Palermo is generally recognised to be one of the world’s top spots for street food. Make tracks for the city’s bustling Vucciria, Ballarò and Capo markets and dive headlong into a slice of sfincione (Sicilian-style pizza dough, topped with tomato, onions and cheese), saffron-scented arancine rice balls or, not for the faint-hearted, a spleen sandwich. On the other side of the island, Catania has its own street food tradition, starting with a tour of the vibrant fish market.
Granita & ice-cream
Continuing on the foodie theme, this is one place where an ice-cream brioche sandwich for breakfast doesn’t need an excuse or explanation. Equally Sicilian, and ideal when the temperature rises, a granita (lemon, almond or mulberry) and brioche is the ideal start to the day. Made with iced water, flavoured with sugar and fruit juice, Arab-influenced granita is the most delicious refreshment during the heat of the summer.

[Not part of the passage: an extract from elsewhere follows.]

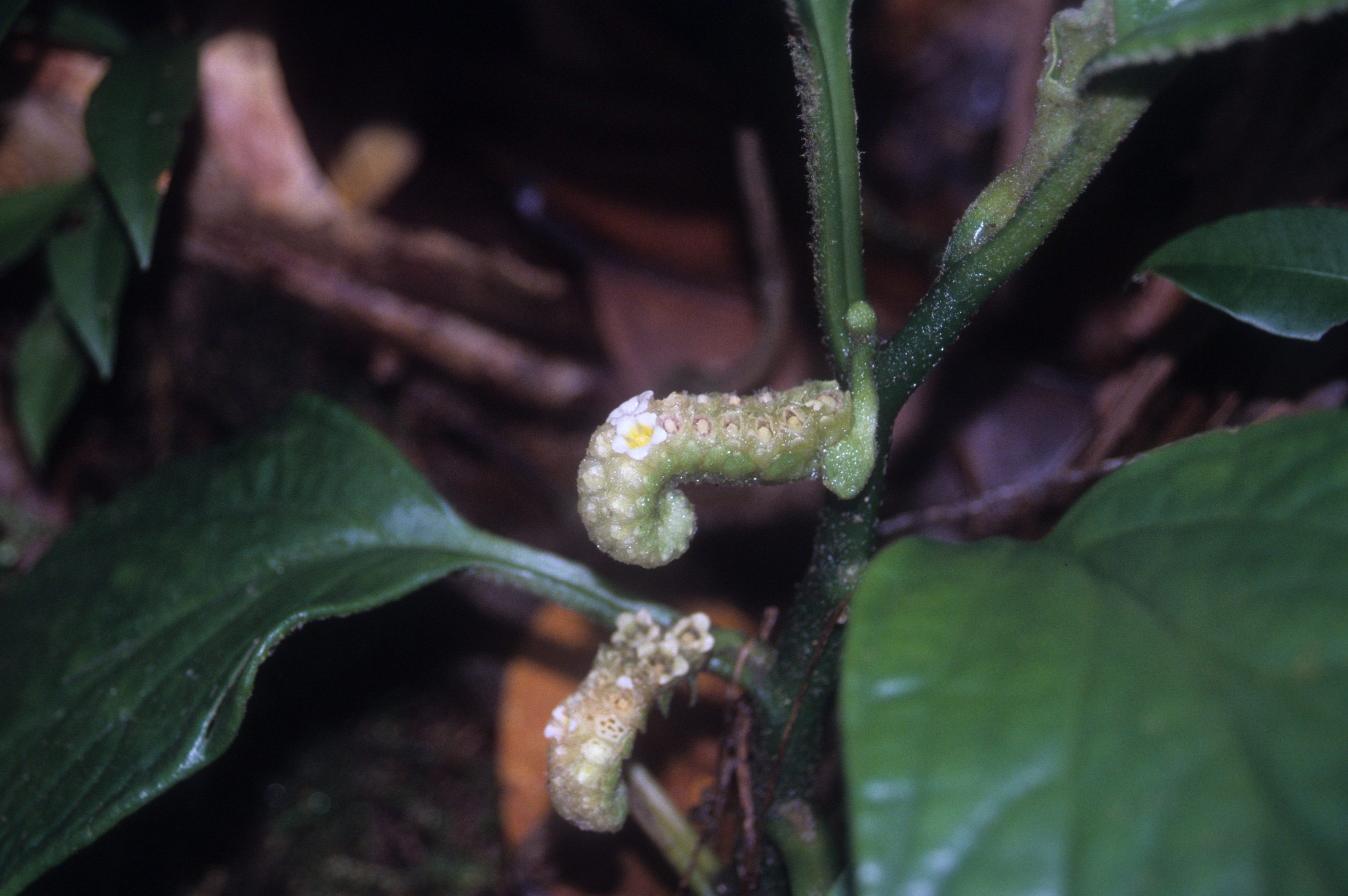 Lata Cemerung, Terennganu, Malaysia. Oct 2002. from slide.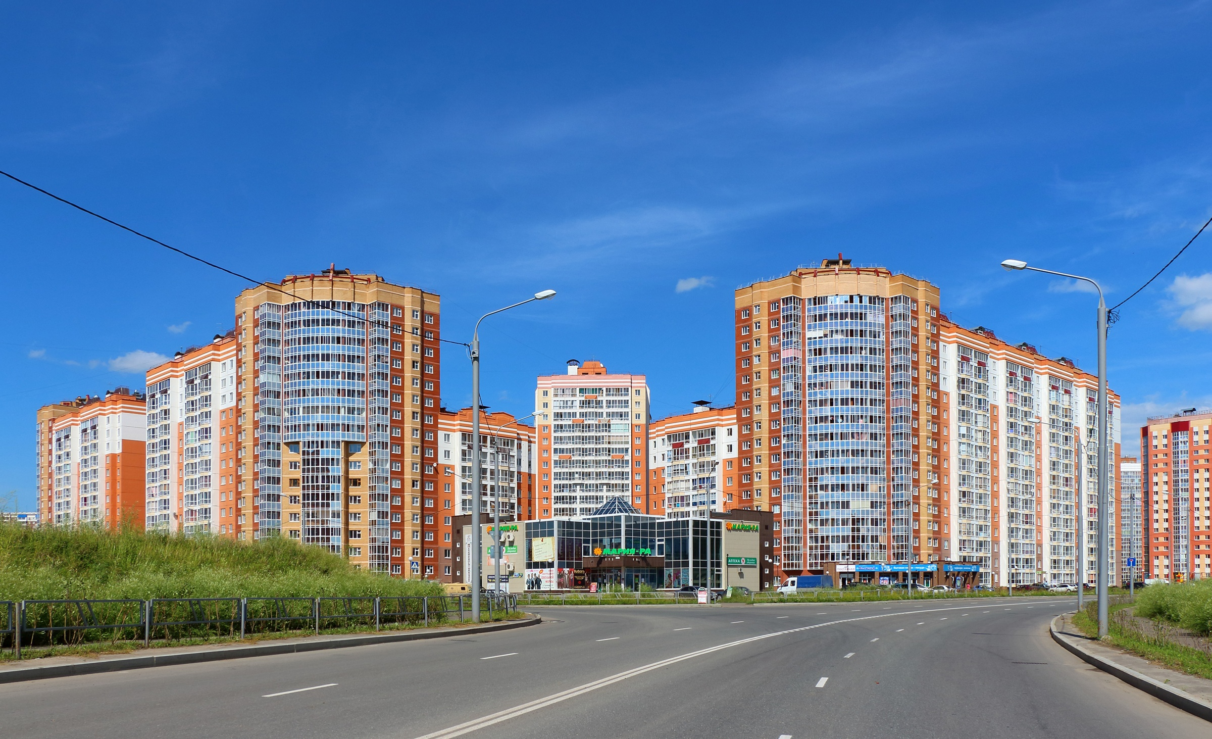 Микрорайон "Подсолнухи", Томск.

With sunshine from as long as April to October, Sicily enjoys an enviable climate for at least half of the year. If you visit during July and August, be sure to book a villa with a pool or by the sea. If you can holiday in May, June or September, you’ll still get the best of Sicilian sunshine minus the intense summer heat.
Sicily and history
The best way of getting to grips with Sicily’s history is quite simply to visit! Discover the impact of its various rulers – from the Carthaginians and Greeks to the Normans, Arabs and Spanish – on many aspects of Sicilian life. Learn how each invader left its mark, not only on its towns and cities, but also on its agriculture, food and wine.
The natural world
Often overlooked in favour of the island’s beaches, Sicily’s natural attractions are many and varied, taking in volcanoes (Mount Etna and Stromboli), mountain ranges and river gorges such as the Alcantara Gorge and the Cavagrande del Cassibile. Choose from a selection of nature reserves, including the Vendicari Nature Reserve which is the stopover each year for thousands of migrating birds, and the Zingaro Nature Reserve in the west. Read more about Sicily’s natural beauty here.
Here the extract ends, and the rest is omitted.